By J. Lyn Carl, GalleryWatch.com

Austin, TX –

It was a nail-biting moment for Senate Education Committee Chair Sen. Florence Shapiro (R-Plano) Thursday evening when Sen. Leticia Van de Putte (D-San Antonio) offered a "motion to instruct" the conferees on the Conference Committee on HB 2, the public school reform bill.

Both chambers always have the opportunity to "instruct" conferees as they head into conference committee to hammer out differences on bills. But rarely does it happen, as most of the time such instructions tend to hamstring conferees.

Van de Putte's motion asked Senate conferees not to deviate from or accept any changes in the Senate version of the bill relating to: the phase-in to 98 percent equity; the degree of equity; the weighted system of funding for special needs; enhancements to small and mid-sized schools; and pay raises for school personnel.

Almost immediately, Sen. Gonzalo Barrientos (D-Austin) began to ask Van de Putte if she would accept a "friendly amendment" to her instructions.

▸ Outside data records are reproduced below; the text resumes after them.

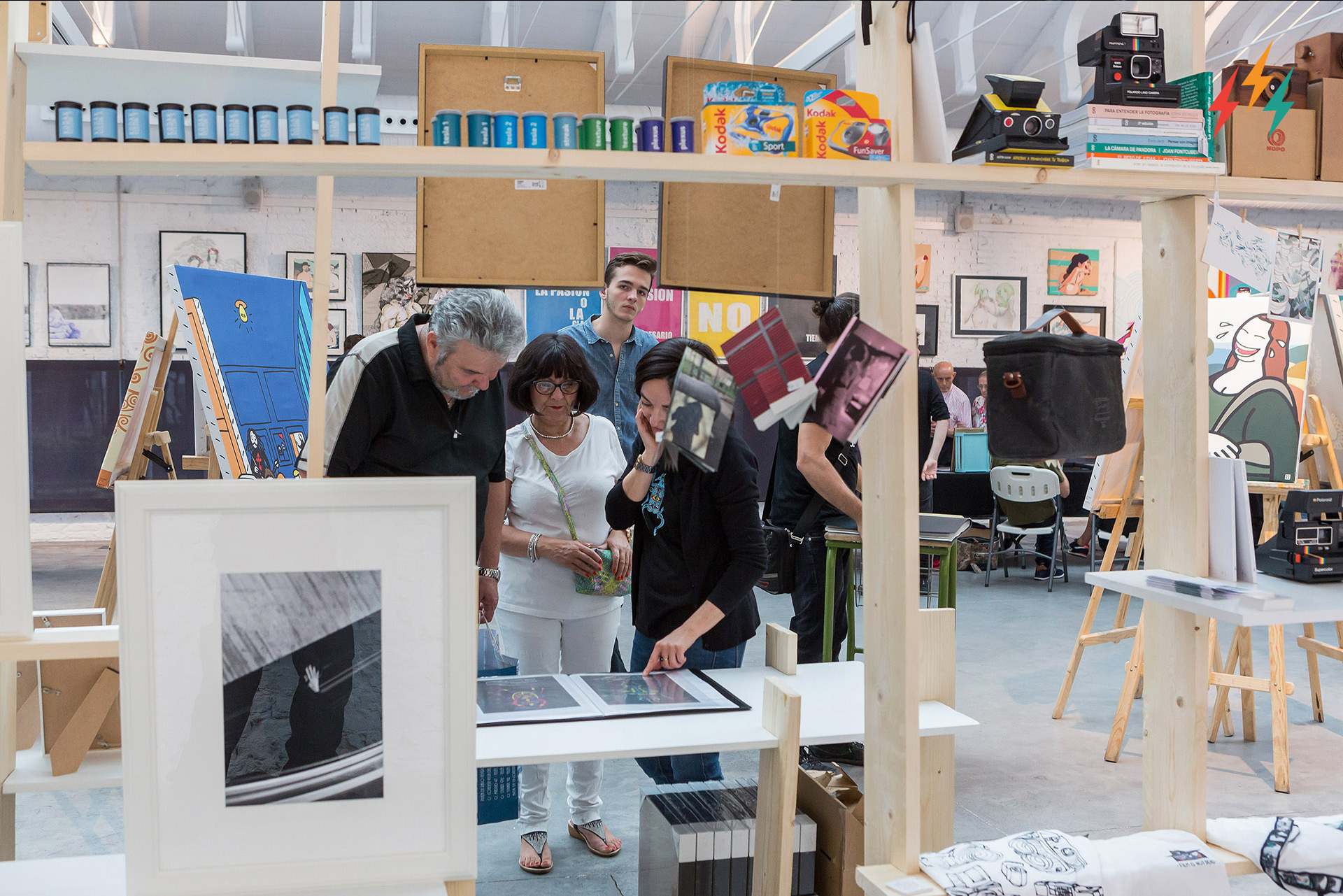 Exposición durante el Festival Cultura Inquieta
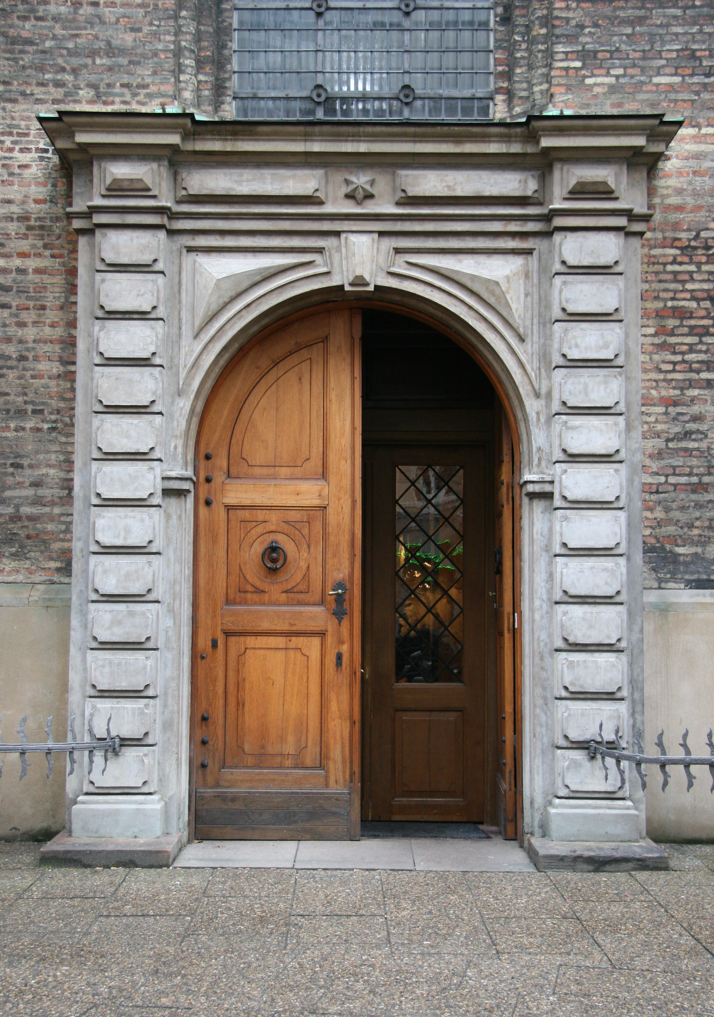 Trinitatis Kirke, Copenhagen, Denmark. Nordvestportal.
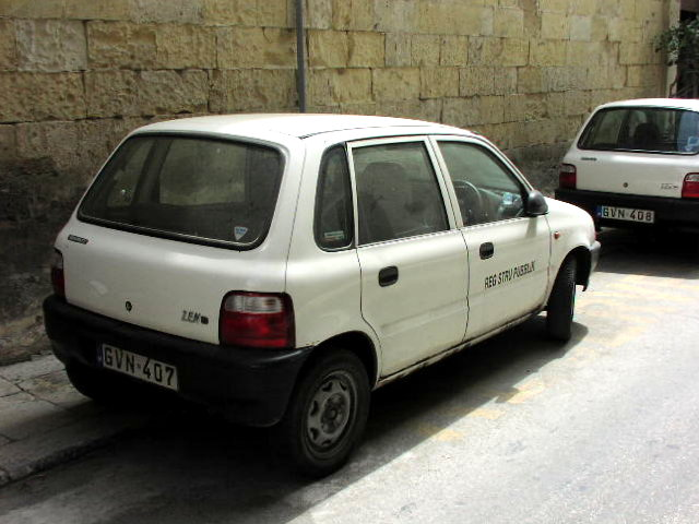 Maruti Zen hatchback

That brought Shapiro to her feet.

Saying time is short and members are trying to expedite the process of reaching a compromise on the bill, Shapiro said, "These instructions to conferees could go on and on and on..." She thus asked Van de Putte to withdraw her motion. Instead, she asked all members who have an issue with HB 2 to either bring their concerns to her personally or put them in writing. She said she would send each member of the conference committee a copy of those concerns "so that we know exactly where you stand.

"If not, we'll be here for another hour and a half."

Explaining Senate rules, Sen. Ken Armbrister (D-Victoria) pointed out that if a conferee "disobeys" the instructions, the bill would not be subject to a point of order. The fate of the bill would simply be left up to the body on consideration of final approval of the conference committee report. Armbrister said the Senate can "ask" for instructions to get a "general idea" of what the members want, but that is "not necessarily binding."

Lt. Gov. David Dewhurst agreed, saying under Texas House and Senate and U.S. Congress rules, motions to instruct are "not binding," but are simply used to "reflect the feeling of that body at that time."

Thus, said Armbrister, it would be up to an individual member to decide whether he or she wanted to accept a conference committee report if the Senate conferees did not adhere to the "instructions." He said if Van de Putte felt her instructions to the conferees were not followed, that should weigh on her decision on how to vote on the conference committee report.

Van de Putte said her reason for offering the motion to instruct was so that everyone on the Senate floor would know there are five particular areas of importance to the Senate in this bill.

She said she was aware that motions to instruct are not binding, but wanted to offer her motion as an added way to ensure the conferees understood many members of the Senate have "very strong feelings" about the issues in her motion.

That being said, Van de Putte withdrew her motion.